=== PROBLEM DESCRIPTION ===
What should come back is the data below, word for word, minus any picture.

=== INFORMATION SUPPLIED ===
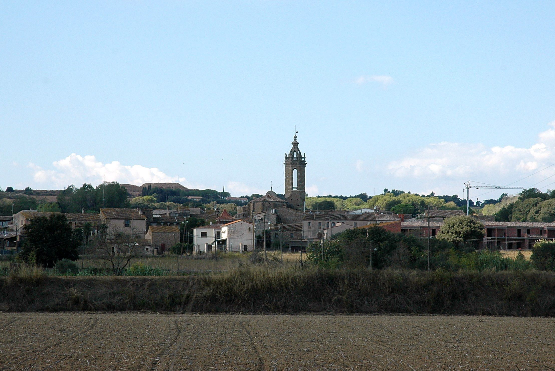 Rupià
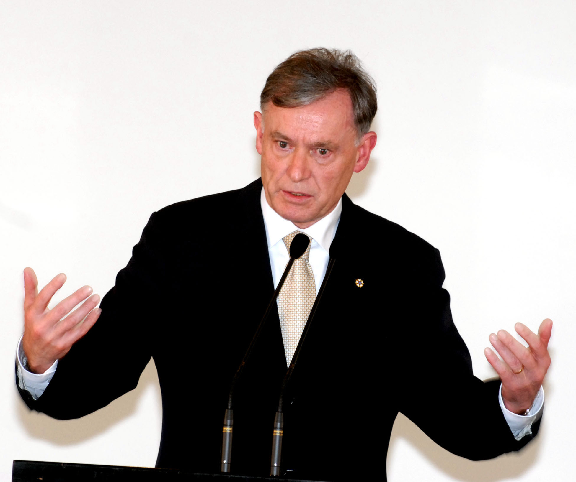 O presidente da Alemanha, Horst Köhler, em Brasília.
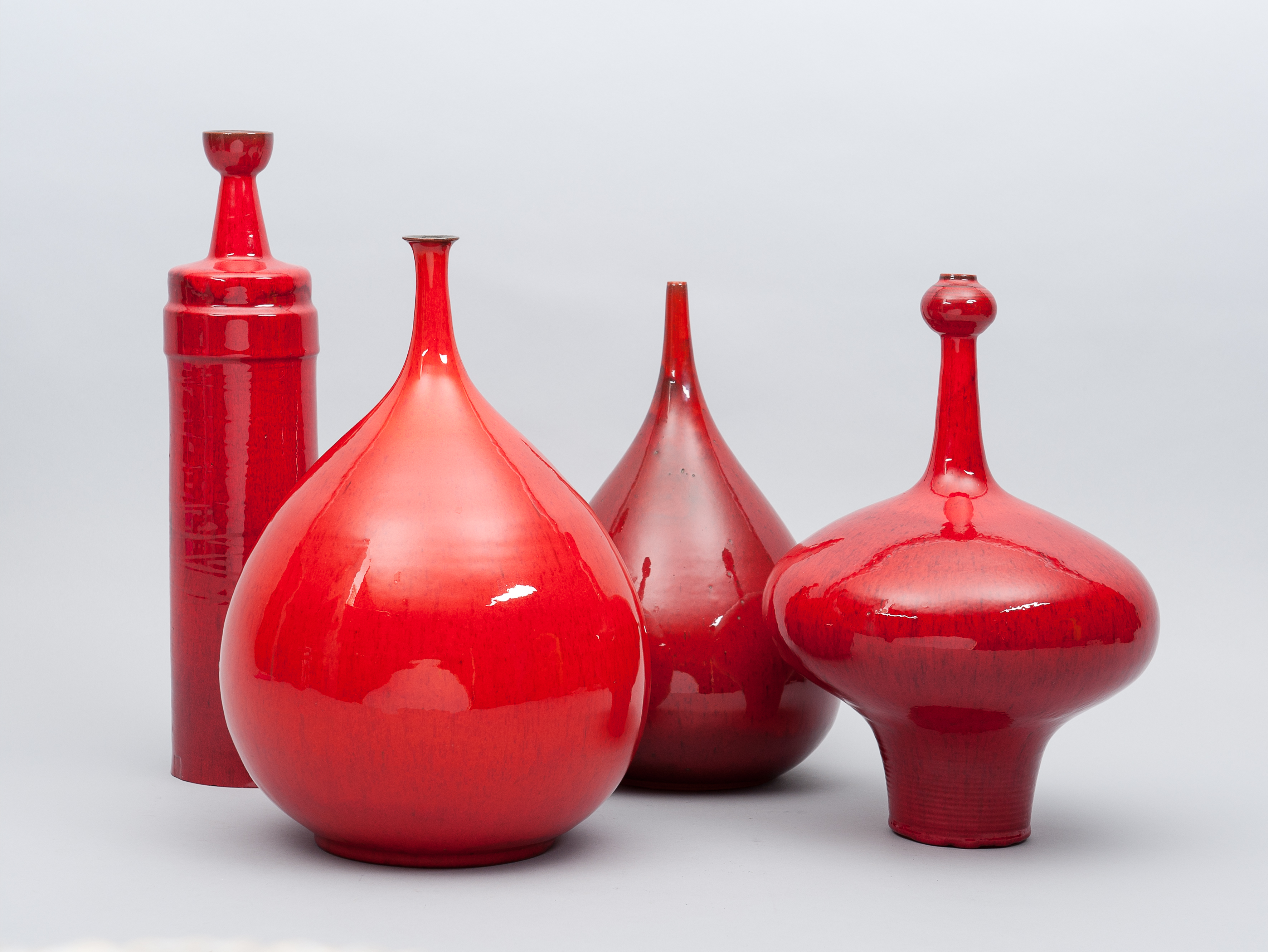 rode vazen
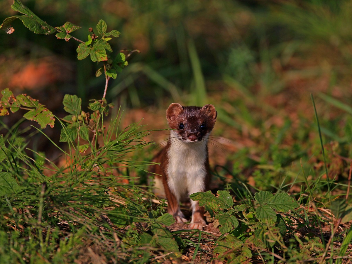 Wiesel in Kieve

=== SOLUTION TO THE PROBLEM ===
 Rupià
 O presidente da Alemanha, Horst Köhler, em Brasília.
 rode vazen
 Wiesel in Kieve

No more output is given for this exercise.